Kolkata:The P V Narasimha Rao government in the 1990s had been on the verge of bringing to India the ashes, believed to be the mortal remains of Subhas Chandra Bose now kept at the Renkoji Temple in Japan, but was dissuaded from doing so due to an intelligence report, which warned that controversy surrounding the issue could lead to riots in Kolkata, a grandnephew of Netaji said.
Making a fervent plea for bringing back the ashes kept in an urn in the Buddhist shrine in Tokyo since September 1945, Ashish Ray, also an author and researcher on the legendary freedom fighter, said the legal rights to the mortal remains should belong to Netaji's daughter Prof. Anita Bose Pfaf, an economist living in Germany, and the Indian government should allow her to take charge of it.
Ray was speaking at a virtual seminar to commemorate the 78th anniversary of the founding of the Azad Hind Government by Bose, on Thursday, organised by the Indo-Japan Samurai Centre in collaboration with the Ministry of External Affairs.
The author whose books include ‘Laid to Rest' on the controversy over Netaji's death, said a high-powered committee that included Pranab Mukherjee, who later became India's President, was set up by then Prime Minister Narasimha Rao to look into the issue of bringing back the ashes.

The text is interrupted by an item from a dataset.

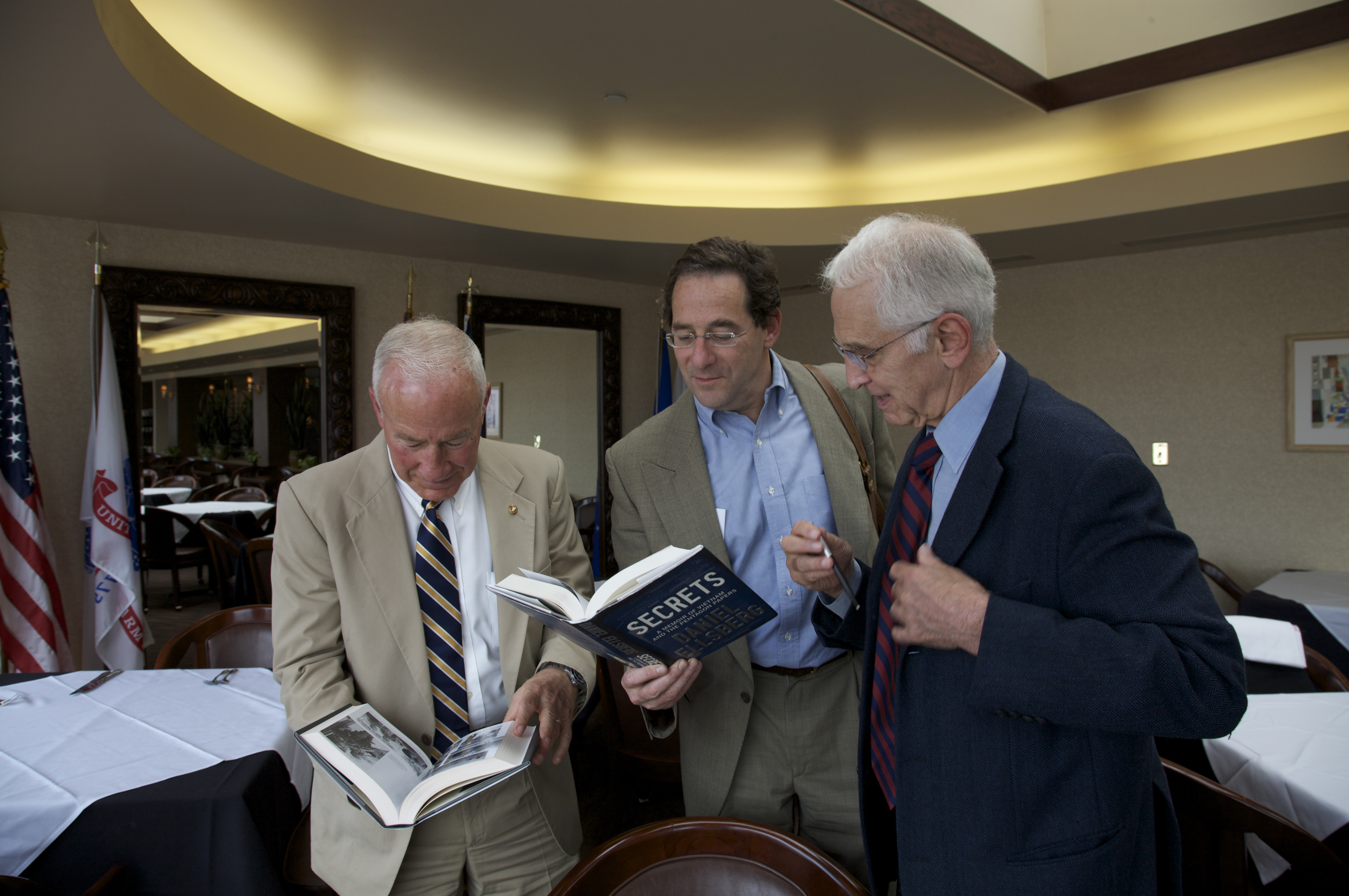 Daniel Ellsberg, Mike Myatt, & Robert Rosenthal

However, “the Intelligence Bureau came up with a report warning of possible riots in Kolkata” over the issue, as many in the country believed in theories that Bose did not die in a plane crash on August 18, 1945 in Taipei, he said.
Among the theories floated are that Netaji survived the crash or it never happened and he was later incarcerated in a Soviet prison. Other hypotheses have it that Bose returned to India and lived as a ‘Sadhu' (monk), which has even spawned a popular Bengali film.
Prof. Sugata Bose, former MP and Gardiner Chair of Oceanic History and Affairs at Harvard University and author of several scholarly works on Bose, also speaking at the seminar, said “the meaningless controversy over Netaji's death should end.”